It's been a month since the Liberal government backed down from earlier threats of closure and agreed to opposition demands to debate Bill C-2, its package of proposed reforms to the Canada Pension Plan. We're still waiting for the debate to begin.

And we'll keep waiting, until government and opposition can find an issue to divide them. For now, both seem content to hurl charges back and forth that could as readily be applied to either side's pet scheme for reform of the CPP (as well as its sister, the Quebec Pension Plan -- by law, any changes to the CPP must be mirrored in the QPP).

The Reform Party, for example, has invested heavily in the accusation that the 73 per cent increase in CPP "contributions" that the plan's federal and provincial overseers have pencilled in for the next six years is nothing but a "tax grab." Appearing before the Commons Finance Committee last week, Reform leader Preston Manning suggested the government plan amounted to "the single biggest tax hike in Canada's history." But so would Reform's proposed alternative to the CPP, a system of mandatory individual RRSPs. The tax-hike part of the government's package arises from the decision to set aside funds in advance to pay for future pensions, using the return on those funds to cushion the impact when the baby boom generation arrives at retirement age, starting around 2010. By making the boomers, via this more "fully-funded" plan, save a little more for their own retirement, the government hopes to hold contributions to 9.9 per cent of pensionable earnings, rather than the 14 per cent or more that future generations would have to pay under the current "pay-as-you-go" plan, in which the taxes of each generation of workers go to pay the pensions of the last.

But since Reform is also proposing to move to a funded plan -- that's what an RRSP is -- then it, too, is contemplating a substantial increase in the proportion of workers' earnings that must be set aside each year to pay for it: if not quite 9.9 per cent, then not far from it. And since the Reform plan is mandatory, these forced savings must also be classed as "taxes." The only difference is in the destination: instead of sending these contributions to the government, Reform's plan would divert them into workers' own individual RRSPs.

(There is an argument that, since workers could see these funds compounding in their own personal bank accounts, they would be more likely to view them as a sort of deferred benefit, rather than simply as a tax.

As such, they might consider them part of their compensation, and so be less likely to demand an offsetting increase in wages. Which means that Reform's payroll tax increase might not be as harmful to employment as such increases usually are. But it is still an increase in payroll taxes.)

Mind you, Reform does not propose to make current generations pay the full cost of their pensions: they've been paying so little until now that the accumulated obligations have grown far too large to recoup at one go.

Rather, the burden of paying the CPP's "unfunded liability," estimated at about $600-billion, would be spread over several generations. But then, that's true of the government's plan, too.

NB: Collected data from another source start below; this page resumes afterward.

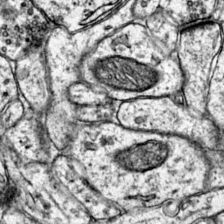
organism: Mouse
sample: Primary visual cortex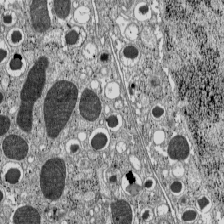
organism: C57BL Mouse
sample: Pancreatic islet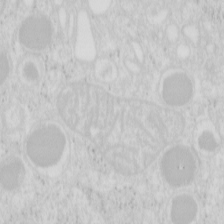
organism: Mouse
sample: Pancreas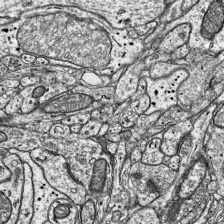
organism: Mouse
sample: Visual Cortex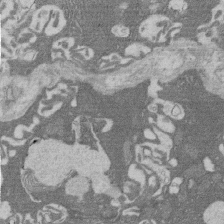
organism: Rat
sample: Salivary granule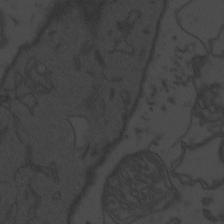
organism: Zebrafish
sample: Macrophage infected with Toxoplasma gondii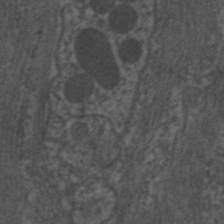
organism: C. elegans
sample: Pharynx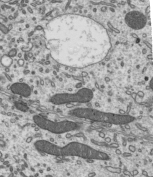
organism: Mouse
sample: Mouse epididymis efferent ductule cilia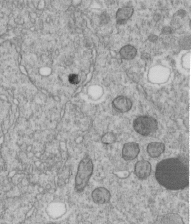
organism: C. elegans
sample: C. elegans embryo early stage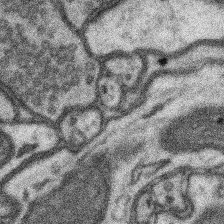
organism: Mouse
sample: Somatosensory cortex neuropil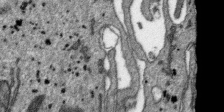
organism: Human
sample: Lung epithelial cells, uninfected (mock) control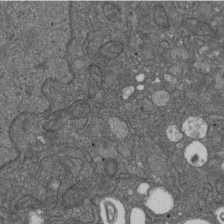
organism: Drosophila
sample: Nephrocyte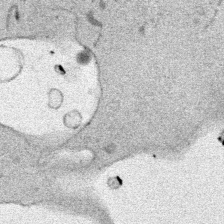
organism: Mouse
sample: Cancer cell death in ED-1 cells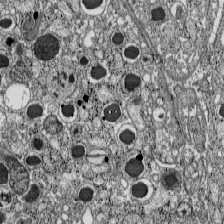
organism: C57BL Mouse
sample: Pancreatic islet

So when the Finance minister demands to know of Reform what it would do with the unfunded liability, the same question might be asked of him. And when he suggests Reform would have to pay for it out of general revenues -- well, that's exactly what he has done. The new Senior's Benefit, which replaces Old Age Security, will claw back as much as 50 cents for every dollar in other income a pensioner receives -- including CPP benefits. In effect, a good chunk of the CPP's unfunded liability has already been transferred onto the government's books.

Even more hypocritical is the Prime Minister's charge, that the RRSP plan would put pensioners at the mercy of the ups and downs of the stock market, such as we have seen in recent weeks. "It is one thing for people who invest in the market to weather these kinds of episodes," Jean Chretien said in a speech last week. "But don't subject people who want only the security and predictability of the public system to this." But no one's suggesting we should -- or certainly not Reform. If workers would rather invest their mandatory RRSPs in GICs, they could. Indeed, under similar pension reforms undertaken in other countries, workers who preferred to stick with the public plan were given that option. It is in fact the Liberals who propose to force pensioners to hitch a ride on the stock market, via the proposed CPP Investment Board, which would have a mandate to invest the $100-billion in surplus contributions expected to accumulate within a decade.

That is the only substantive difference between the two plans -- whether those mandatory contributions should be invested in RRSPs, under the control of individuals, or whether they should all be lumped together into One Big Fund, under the control of government. That is where the debate should start.